What I like most about this sign is that it’s been assaulted.
I don’t know what actually attacked it – probably a car? – but I like to imagine that a crazed and/or violent woman happened upon it while her children were either screaming or crying or fighting and she took a sledgehammer to it.
Pregnant women and mothers (especially of young children) get a lot of unsolicited advice and it’s usually about as useful as the message on this ill fated sign. Before I got pregnant I was terrific at blowing off other people’s opinions. I worked in a bar for many years so I was trained in the art of recognizing that most people are drunk and/or everything that came out of their mouths was more about them than it was about me. Anyone who began a conversation with “You know what you should do?” was automatically (and quickly) jilted, with or without a fresh cocktail.

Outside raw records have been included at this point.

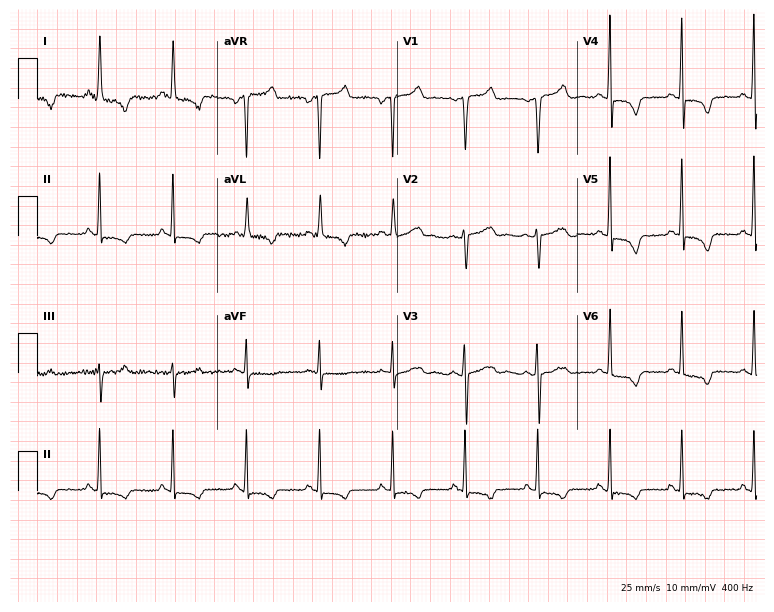
Standard 12-lead ECG recorded from a 49-year-old female patient. None of these six findings is recorded: first-degree AV block, right bundle branch block (RBBB), left bundle branch block (LBBB), sinus bradycardia, atrial fibrillation (AF), sinus tachycardia.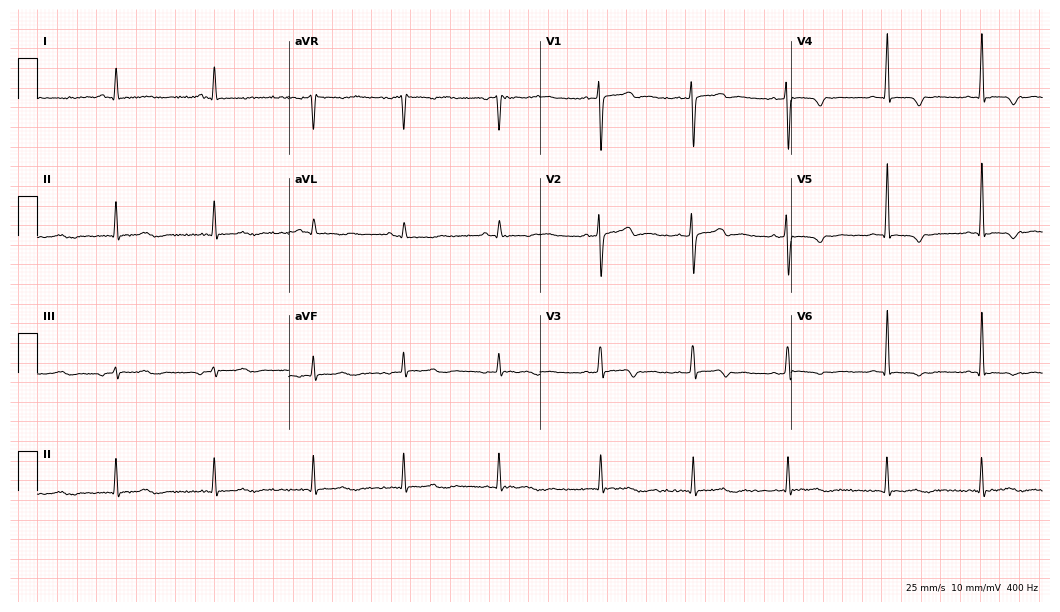
Standard 12-lead ECG recorded from a 20-year-old female. None of these six findings is recorded: first-degree AV block, right bundle branch block, left bundle branch block, sinus bradycardia, atrial fibrillation, sinus tachycardia. Other findings, if any, are not listed.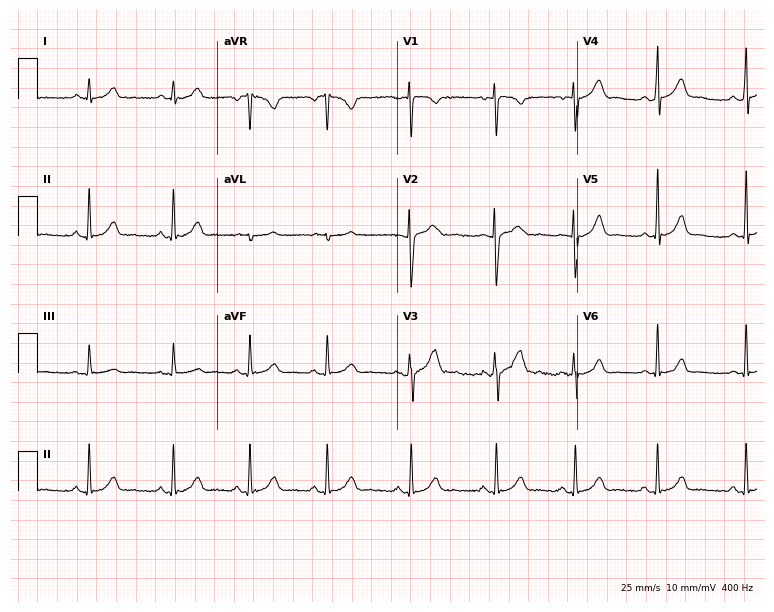
Electrocardiogram, a woman, 26 years old. Overall reading on record: normal ECG.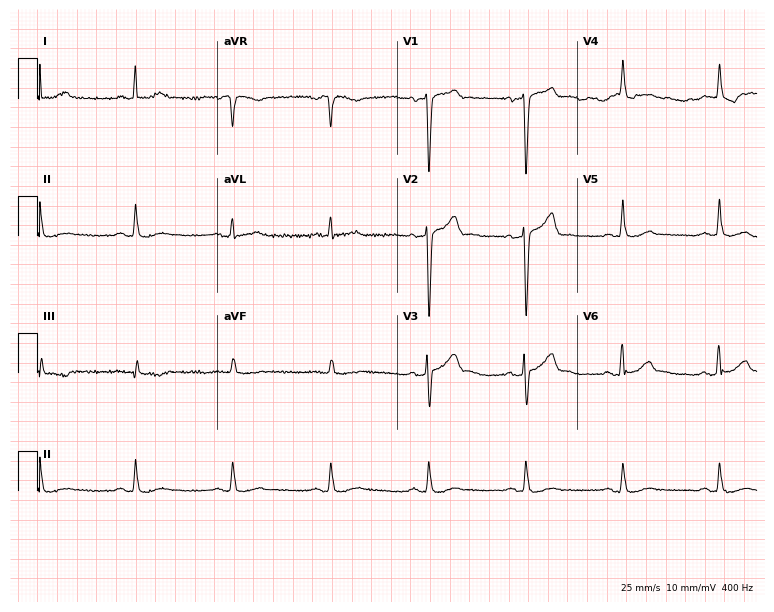
ECG — a 50-year-old male. Screened for six findings — first-degree AV block, right bundle branch block (RBBB), left bundle branch block (LBBB), sinus bradycardia, atrial fibrillation (AF), sinus tachycardia — none is recorded.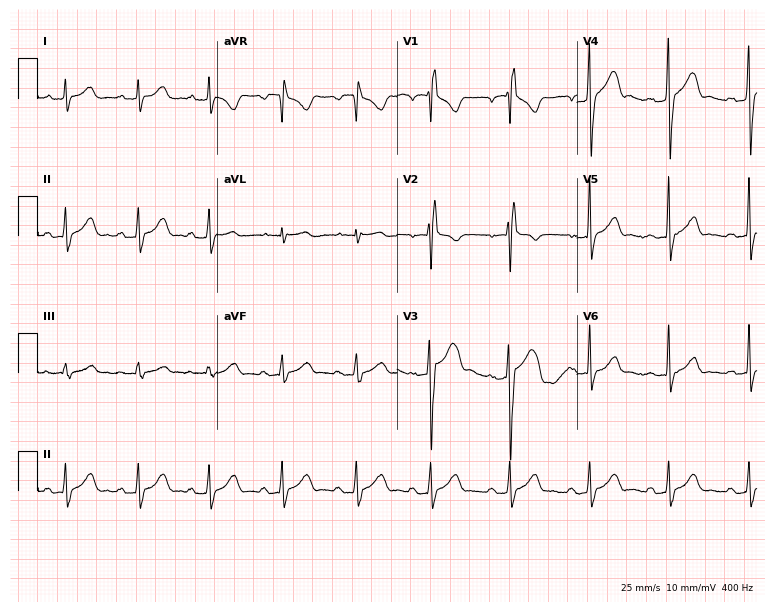
Electrocardiogram (7.3-second recording at 400 Hz), a 26-year-old male. Of the six screened findings (first-degree AV block, right bundle branch block (RBBB), left bundle branch block (LBBB), sinus bradycardia, atrial fibrillation (AF), sinus tachycardia), none is recorded.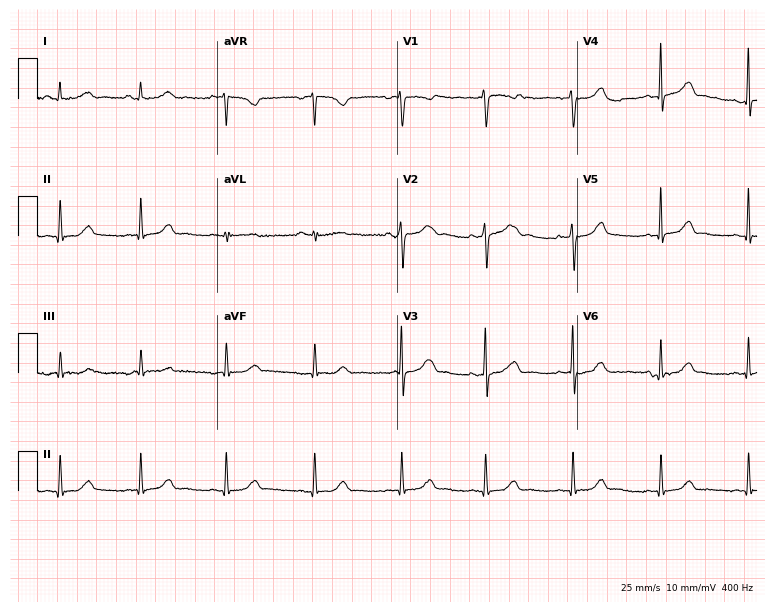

But when I got pregnant, for some reason, that changed. I became a target for viewpoints on vaccinations, bedtimes, breastfeeding, caffeine, exercise, standing up, reading, diet… Basically anything anyone had any thoughts on whatsoever were hurled my way from close friends and outright strangers. My appearance was constantly used as a device to dole out advice. “Your belly is perfectly round – you should have professional photographs taken,” or “That’s a big baby in there – you should put your feet up.”
What’s worse – I listened to it. I was so unsteady on my feet, so concerned about my ability to make the transformation from regular person with a poetry problem to mom, so desperate to make sure I was doing it right that I took it all in. I’m so glad I’m not a new mom anymore – the uncertainty weakens the ability to tell the random know-it-alls to go eff off. (For me, the hormones didn’t help with that either.)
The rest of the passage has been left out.